Preparing for the AGM
The project continues…
The last few days have given me lots more opportunities to talk to Fellows about our plans for the Fellowship to become a network for civic innovation.
A great day in Bristol with the Wales and West Region turned up a couple of interesting ideas for RSA interventions.
The first was for us to host an impartial and rigorous debate on the Severn Barrage proposal that has been put back on the agenda by recent ministerial announcements and a report from the Sustainable Development Commission.
The second was for us to work with the excellent Watershed Centre and DEMOS on a project around making the night time culture in the harbour area less exclusively focussed on young people and drinking.
Like most of the other ideas we are mulling over these are only on the drawing board. But they are interesting examples of what emerges when we ask the question: “How can the RSA make a difference?” Any answers you might have are, of course, welcome.
The challenge will be encouraging Fellows to do as much development work as possible at local level and then – when we are happy that the project is a sound one – thinking about how we can best use the RSA’s resources (and particularly the wider Fellowship) to bring these ideas alive.
These are among the important issues we will be discussing at our Fellowship engagement event here on 22 November. We have over 200 Fellows signed up so far which is great news.
The event will be helped by some valuable preparatory thinking going on through the Open RSA network on Facebook. Open RSA met here the other day and generated some very useful ideas. Part of the event was live blogged by Bill Thompson and is available here.
Also, thanks to the ever-enthusiastic Ann Packard for organising a really well-attended and lively meeting of the Fellows’ creative industries special interest group. I am sure Ann will be telling us more about this group as it develops its activities, and in time I hope the group will develop its own thoughts about the impact the RSA might make.
Farts and ecology…
Yes, I know it’s a cheap joke (and only funny if you know we have an RSA project called Arts and Ecology).

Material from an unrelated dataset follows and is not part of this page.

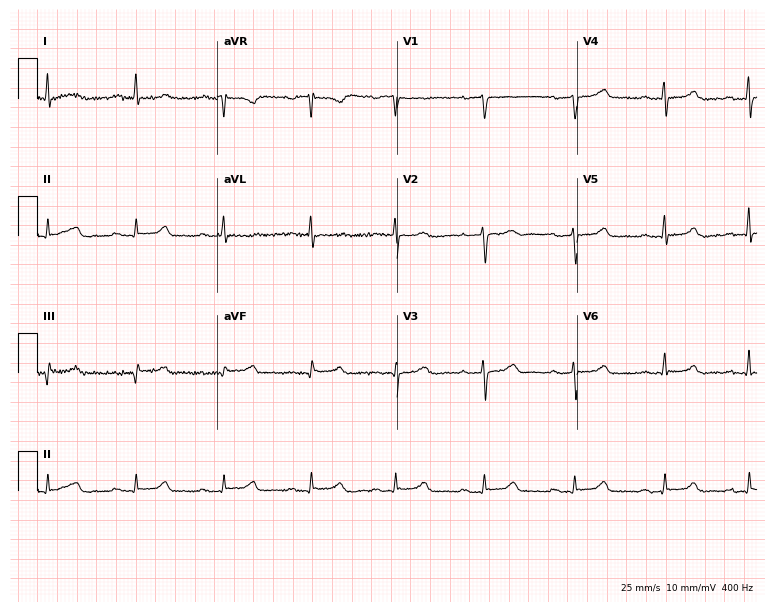
Standard 12-lead ECG recorded from a woman, 59 years old. The tracing shows first-degree AV block.

But there is a serious point. On Monday I was honoured to attend a lunch with Helen Clark, the very successful Prime Minister of New Zealand.
The focus of the discussion was sustainability and the bold and ambitious plans the NZ Government has made as they aim for carbon neutrality by 2050.

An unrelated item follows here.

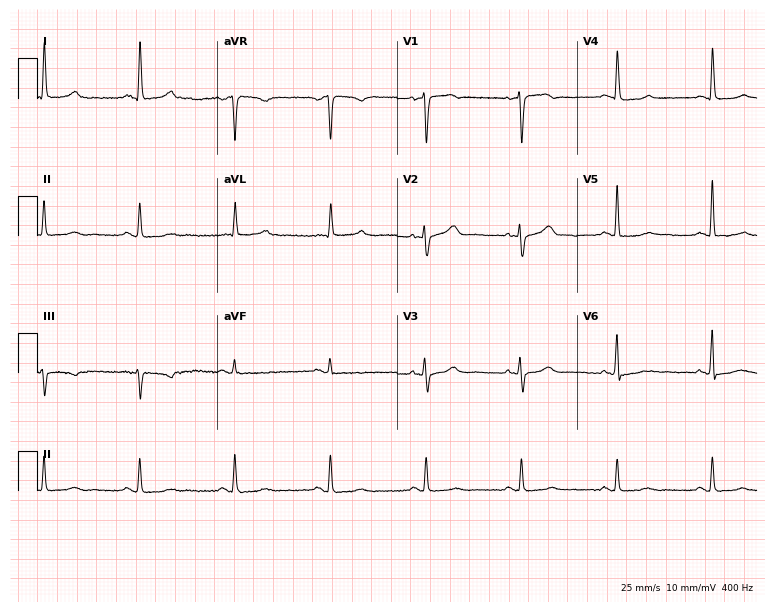
Resting 12-lead electrocardiogram (7.3-second recording at 400 Hz). Patient: a 71-year-old female. Read as a normal ECG.

Two of the big challenges for NZ are what is tastefully referred to as ‘pastoral emissions’, and the impact of transporting NZ agricultural goods around the world.

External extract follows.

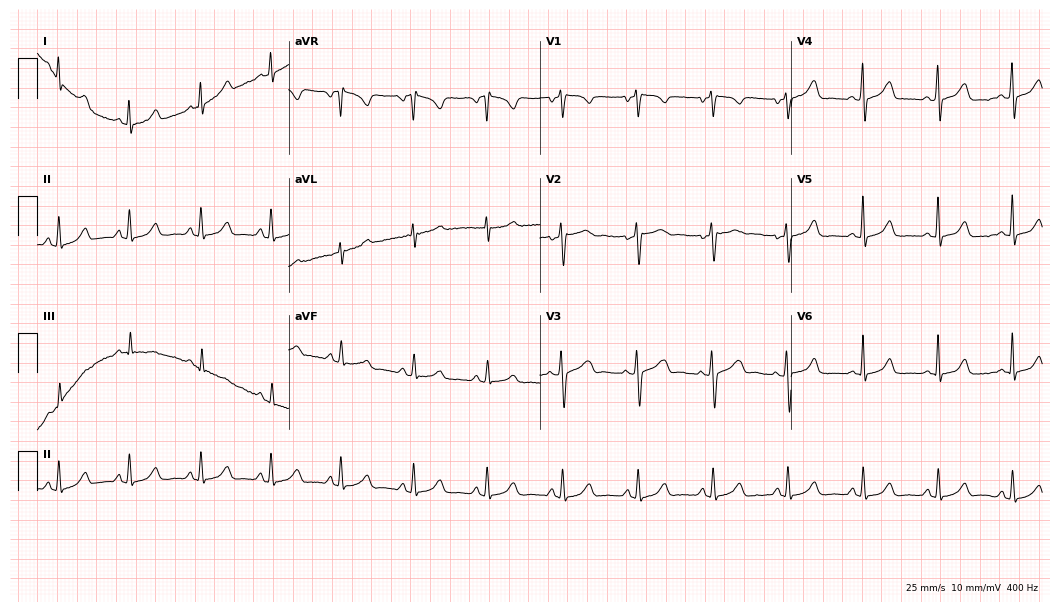
Resting 12-lead electrocardiogram (10.2-second recording at 400 Hz). Patient: a 32-year-old female. Read as a normal ECG.

The former is a big problem and there is to be a major international conference on the issue later in the year. In this area I suspect we will need technological solutions rather than appealing to the cows themselves!
But while it may be hard to talk about pastoral emissions without a snigger, it is not so easy to understand why so little attention is given to the contribution of shipping (especially freight shipping) to global emissions.
These emissions are on a par with those of aviation, so is their lower profile in debate simply because that we find it hard to believe that the sedate movement of boats can be as damaging as the roaring acceleration of planes?
I remember a wonderful cartoon of a huge rabbit tearing down New York skyscrapers while in the foreground among pedestrians going calmly to work, a bystander is saying: “I suppose if it was a giant gorilla people would be taking it seriously.”
It may seem odd to think of cow farting and shipping as big issues for the future of the planet, but they are.
Why I want an early election…
The fact is that Governments (and dare I say Oppositions too) make better policy when they have some time to let difficult change pay-off.
On election footing the horizon of politicians is no longer than a couple of months, and the demands of popular support tend to drive out those of policy rigour.
So, whoever wins, given the need to grasp some big nettles, I can’t help thinking it would be better for us all if we had a Government with a five year mandate.